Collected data
::::
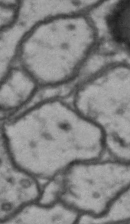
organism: Drosophila
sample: Brain
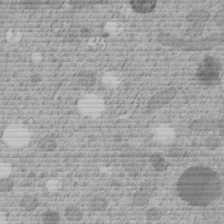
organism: C. elegans
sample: C. elegans embryo early stage
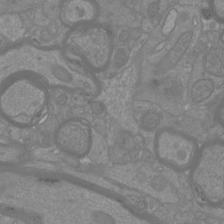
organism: Mouse
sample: Cortical neurons
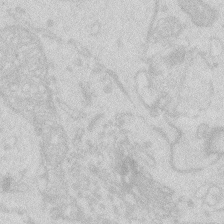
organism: Zebrafish
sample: Macrophage
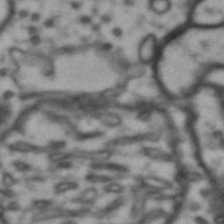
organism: Drosophila
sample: Brain
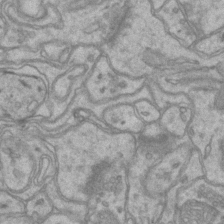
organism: Mouse
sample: CA1 Hippocampus
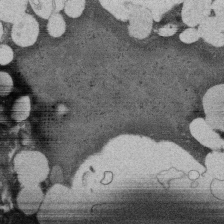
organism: Rat
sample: Salivary granule
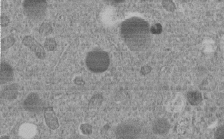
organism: C. elegans
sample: C. elegans embryo early stage
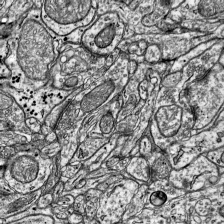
::::
GOAL OF THE EXERCISE —
Beginning with the line that contains "organism: Zebrafish" and ending with the last line of the entries above, repeat each line exactly, but not the pictures.

RESPONSE AREA —
organism: Zebrafish
sample: Macrophage
organism: Drosophila
sample: Brain
organism: Mouse
sample: CA1 Hippocampus
organism: Rat
sample: Salivary granule
organism: C. elegans
sample: C. elegans embryo early stage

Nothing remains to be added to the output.